Hatfield, 59, was CEO of International Coal Group during the deadly 2006 Sago Mine explosion and stepped down in 2015 as president and CEO of Patriot Coal just before the company filed for bankruptcy protection for a second time.


He also worked in management jobs with Arch Coal and Massey Energy, received an appointment last June to the board of St. Louis coal producer Foresight Energy and served on the board of the West Virginia Coal Association.


“Ben Hatfield was well known, not just for his many accomplishments within the industry, but also as a mentor to so many of us,” Kentucky Coal Association President Bill Bissett said. “His kindness and compassion were legendary, as was his intellect and ability. His belief in those around him often succeeded our belief in ourselves, which made you work that much harder to accomplish the task at hand.”
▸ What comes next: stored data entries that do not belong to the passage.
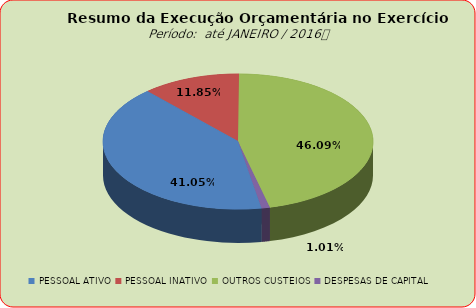
| Category | Series 0 |
|---|---|
| PESSOAL ATIVO | 14328405.04 |
| PESSOAL INATIVO | 4136515.45 |
| OUTROS CUSTEIOS | 16089744.06 |
| DESPESAS DE CAPITAL | 351448 |
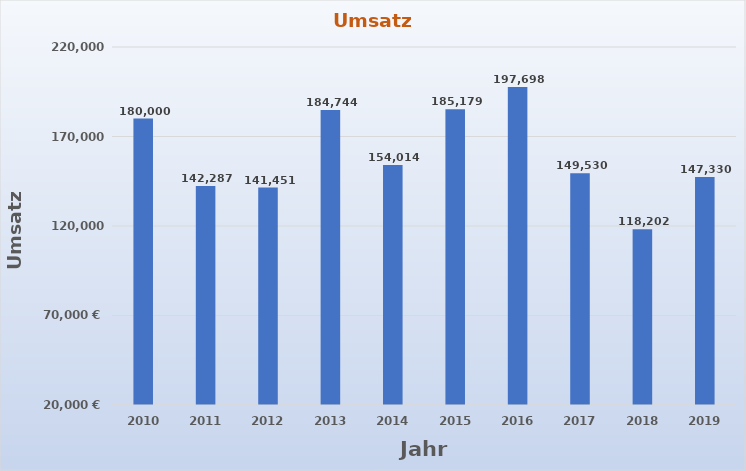
| Category | Umsatz |
|---|---|
| 2010.0 | 180000 |
| 2011.0 | 142287 |
| 2012.0 | 141451 |
| 2013.0 | 184744 |
| 2014.0 | 154014 |
| 2015.0 | 185179 |
| 2016.0 | 197698 |
| 2017.0 | 149530 |
| 2018.0 | 118202 |
| 2019.0 | 147330 |
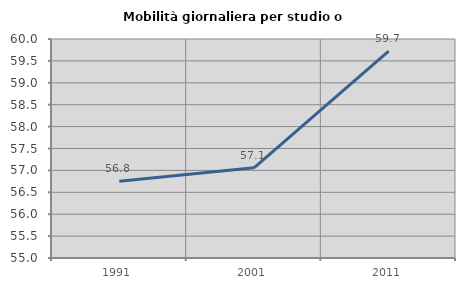
| Category | Mobilità giornaliera per studio o lavoro |
|---|---|
| 1991.0 | 56.753 |
| 2001.0 | 57.06 |
| 2011.0 | 59.723 |
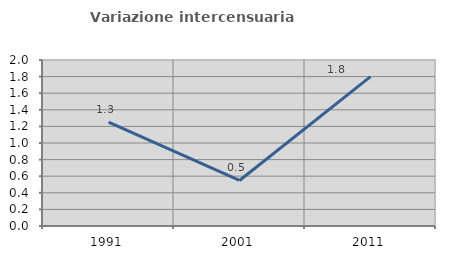
| Category | Variazione intercensuaria annua |
|---|---|
| 1991.0 | 1.252 |
| 2001.0 | 0.549 |
| 2011.0 | 1.8 |
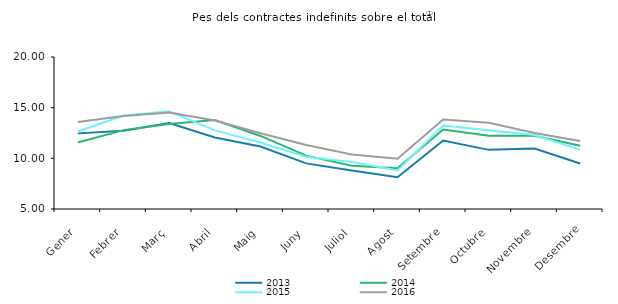
| Category | 2013 | 2014 | 2015 | 2016 |
|---|---|---|---|---|
| Gener | 12.463 | 11.558 | 12.648 | 13.583 |
| Febrer | 12.731 | 12.785 | 14.217 | 14.183 |
| Març | 13.482 | 13.382 | 14.648 | 14.534 |
| Abril | 12.062 | 13.786 | 12.755 | 13.742 |
| Maig | 11.164 | 12.21 | 11.561 | 12.469 |
| Juny | 9.501 | 10.268 | 10.162 | 11.317 |
| Juliol | 8.806 | 9.277 | 9.65 | 10.375 |
| Agost | 8.142 | 9.015 | 8.797 | 9.962 |
| Setembre | 11.751 | 12.837 | 13.241 | 13.823 |
| Octubre | 10.835 | 12.239 | 12.777 | 13.518 |
| Novembre | 10.967 | 12.219 | 12.295 | 12.499 |
| Desembre | 9.486 | 11.235 | 10.861 | 11.702 |
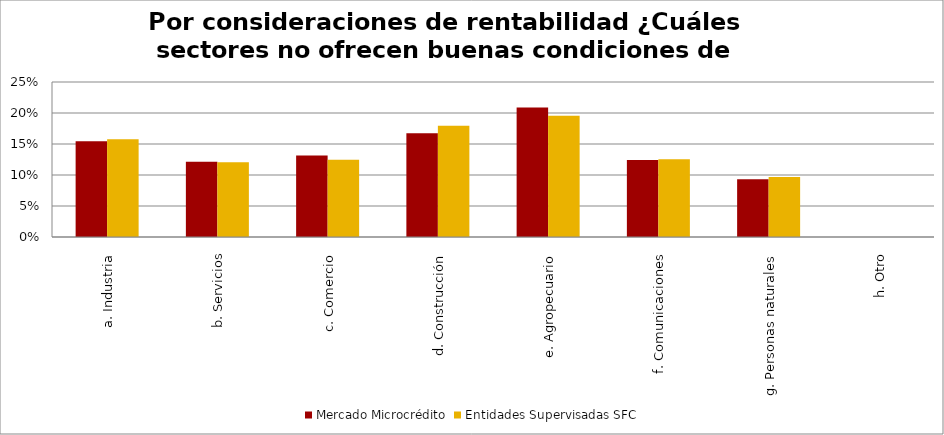
| Category | Mercado Microcrédito | Entidades Supervisadas SFC |
|---|---|---|
| a. Industria | 0.154 | 0.158 |
| b. Servicios | 0.121 | 0.121 |
| c. Comercio | 0.131 | 0.125 |
| d. Construcción | 0.167 | 0.18 |
| e. Agropecuario | 0.209 | 0.195 |
| f. Comunicaciones | 0.124 | 0.126 |
| g. Personas naturales | 0.093 | 0.097 |
| h. Otro | 0 | 0 |

Investigators were still searching for a reason Tuesday afternoon why Arriaga would have wanted to kill Hatfield, Smith told the Charleston Gazette-Mail. A man who lives near the cemetery told detectives Arriaga came to his house wearing only his underwear after the shooting Sunday, Smith said.
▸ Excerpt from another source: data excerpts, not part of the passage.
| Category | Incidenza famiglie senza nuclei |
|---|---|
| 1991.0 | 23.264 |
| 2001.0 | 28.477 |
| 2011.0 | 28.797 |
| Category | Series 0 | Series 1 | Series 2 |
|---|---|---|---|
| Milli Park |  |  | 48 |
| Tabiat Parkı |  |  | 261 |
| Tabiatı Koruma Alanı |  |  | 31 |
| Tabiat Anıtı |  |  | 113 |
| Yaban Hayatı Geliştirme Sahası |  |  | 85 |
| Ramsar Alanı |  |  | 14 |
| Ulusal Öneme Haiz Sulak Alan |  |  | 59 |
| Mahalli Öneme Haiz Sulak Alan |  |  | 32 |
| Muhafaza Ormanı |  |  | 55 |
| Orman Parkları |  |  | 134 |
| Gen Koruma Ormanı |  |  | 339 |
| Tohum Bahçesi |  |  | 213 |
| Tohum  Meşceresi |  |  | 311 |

“Once he heard what was going on, he let us know he gave this subject a ride to Wayne County," Smith said. “We were totally lost. Him catching that ride helped us.”


Arriaga said he had fallen in the river and paid the man $45 to take him to a drug store near West Virginia’s western border with Kentucky and Ohio, according to Smith. Detectives believe he told Peterson about the killing before moving on to the relative’s house in Ohio where Arriaga was captured Tuesday.


Peterson told police he didn’t know anything about the cemetery slaying, yet two other people who lived there said Arriaga had been there talking about gunning down Hatfield, according to court documents obtained by the Gazette-Mail. He faces charges of obstruction, providing false information and being an accessory after the fact.


Hatfield had been preparing the graves of his wife and other family members for the upcoming holiday the day he was killed, police told WSAZ-TV. His wife of 25 years, Debbie, died of breast cancer in 2009, and Hatfield donated a sculpture in her memory to a Charleston hospital in October.


The Sago Mine explosion killed 12 coal miners in January 2006. Hatfield choked up at a press conference explaining a miscommunication that led their family members to think for hours that the workers had survived the methane blast.

 

 

“In the process of being cautious, we allowed the jubilation to go on longer than it should have,” Hatfield said.